This act by the white society helps shapes the indigenous community’s sense of belonging, through the separation between communities resulting in a build-up of emotions towards the white people this is seen on page 162 when Dolly yells at her mother about how she is shamed by the white society ‘it’s me that gets stones thrown at her when l walk down the street’. There is a strong sense of disappointment and inadequacy in the poem, the persona fears of the disillusionment and discontent through the loss of passion due to the mundane routine, reality and familiarity.
The persona appears fatalistically reigned and stoically accepting of a dependent servile position. This is seen through the religious overtones that are limited to two nuanced words, ‘solemn and vision’. These words are challenged by language that is not only worthy but also demotive while suggestive of different readings. By the inclusion of these expressions through words it instils the reader or Emily’s emotions of how she feels that she is lesser than her partner creating a distinct separation between each other.

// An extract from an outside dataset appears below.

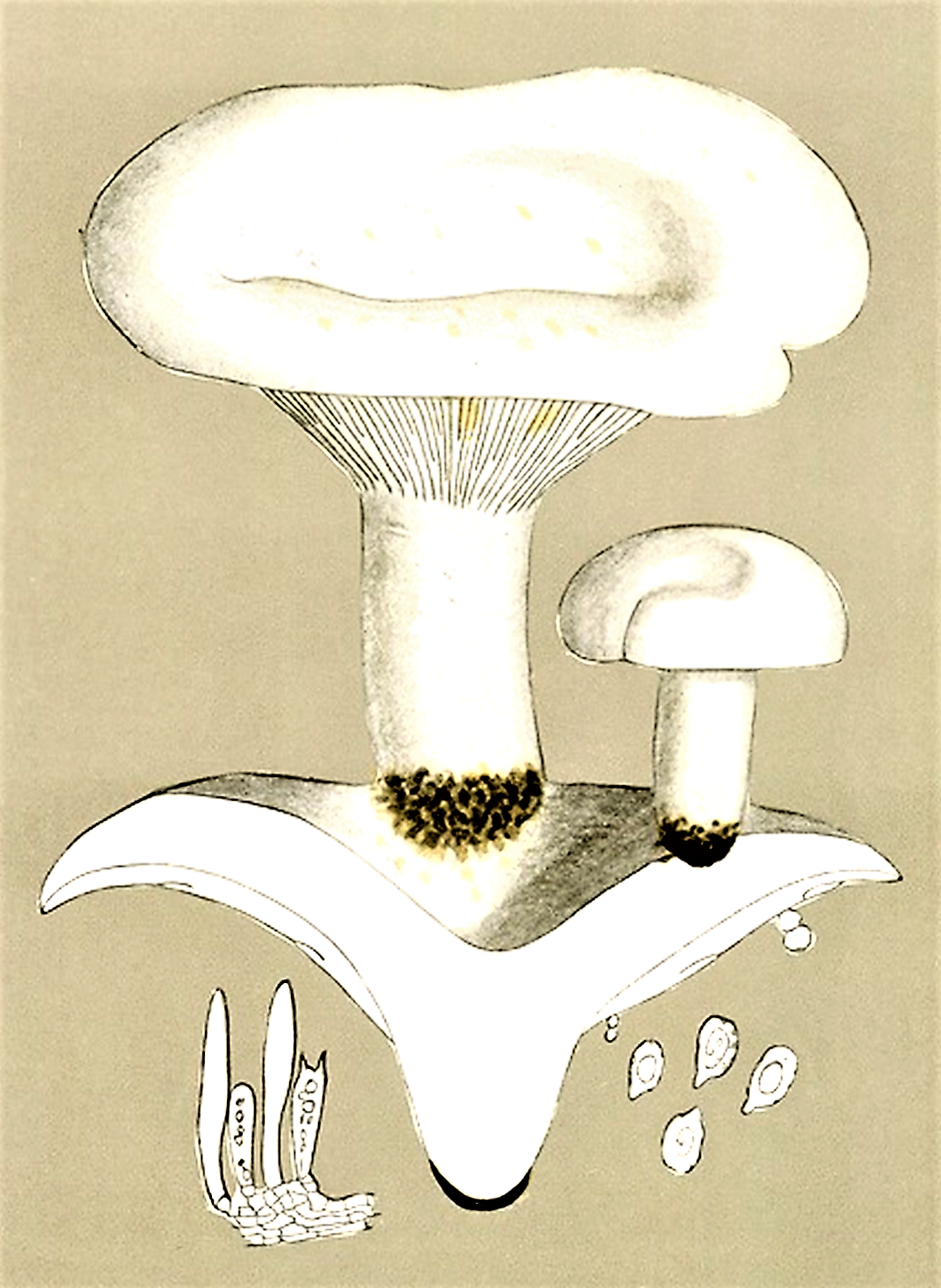 Giacomo Bresadola: Lactarius piperatus Pers. (?)

At the end of act 1 the use of the storm sound effects, thunder, rain darkness and the offstage voices add tension to create a distinct mood by highlighting the tragic incident of dolly being raped. It is the climax and end of the act that complicates the plot creating tension and drama in the scene leaving the audience question what will happen to dolly, her future and her sense of belonging. This is evident on page 174 when Gladys yells out to Dolly ‘what is it oh my god what has happened to you’ the forceful tone emphasises the horror towards what has just occurred.
This quote also emphasises the deep relationship this is seen by the use of ‘oh my god’ it creates a distinct connection between Gladys and Dolly and how Gladys was in deep shock when she discovered what has happened. Economic commodification’s becomes obvious with the terminology ‘took himself, for pay, contract, merchant buy, cargo’. This creates an image where Emily is seen as an object which is owned by a merchant.

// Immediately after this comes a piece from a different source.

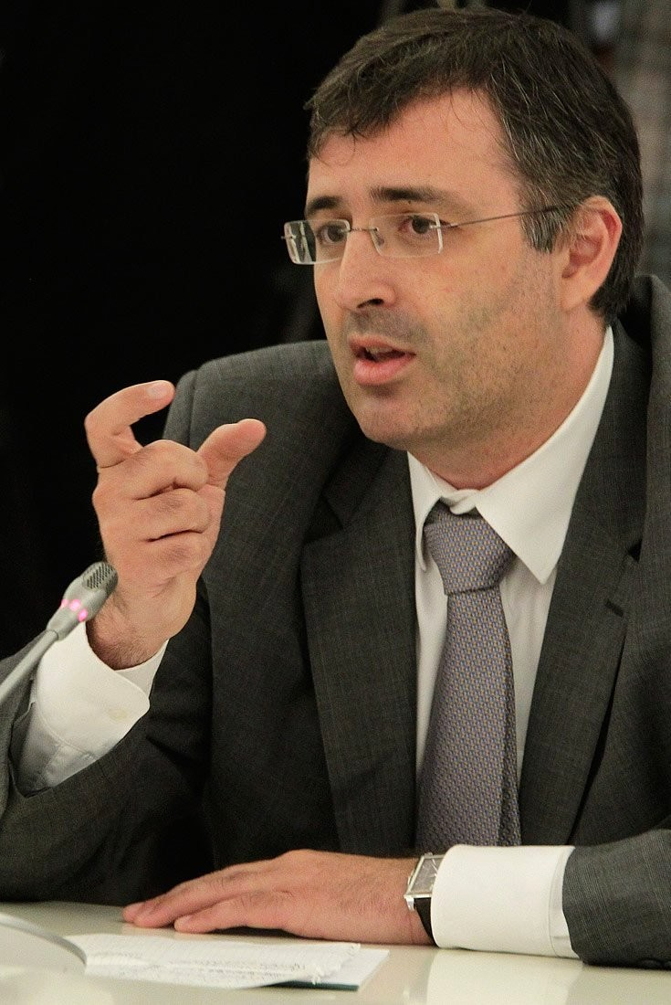 фото Сергей Маратович Гуриев

Even the couple’s love is portrayed in possessive terms of ‘and took himself, for pay’ and ‘daily own of love’. This shows how her marital submission is nothing more than debt that she must pay each night to her husband, but when noon comes a new debt becomes due. ‘The value might disappoint’ creates an intimate neediness through blunt, direct self-expressions and how she enjoys her solitude and individuality but reveals a suffocated sensitive feeler and how there is a desire for acknowledgment if not acceptance.
This sense of acceptance is also explored in a similar way to Jane Harrison’s play rainbows when Gladys speaks her voice towards the council ‘I’m not an interloper, l belong here – this is my land’ Gladys stresses her point that she belongs to be here, revealing her true emotions which is wanting to be accepted by the whites to be able to live without racial discrimination between the white and indigenous. In the text rainbows end belonging to place is shown through the various techniques used by the composer. The use of props such as the encyclopedia displays the lack of belonging of the aboriginal people to white society.
For Gladys the encyclopedias represent an education for her daughter dolly and also highlight the lack of education in the aboriginal community as seen when Nan dear calls them “encyclops”. The encyclopedias also show the family’s segregation from the town as they are seen telling Errol “those aren’t for the likes of us” and give him instructions to where he should be selling them. It is clear when time passes change is a constant this has been explored through both the poem by Emily Dickinson and the play by Jane Harrison.
They both portray the deep emotional impact of wanting to be accepted whether it’s by your partner of a different culture, while still belonging to something how the aboriginals have a unique bond with each other strengthening what belonging is for them and how Emily is married to her husband creating a sense of belonging. In conclusion it is clear through the traveling of time and interaction with others in the world a person’s sense of belonging changes forever. Text 1 Within text 1 there is a clear sense of not belonging this is evident in the image due to multiple scenarios.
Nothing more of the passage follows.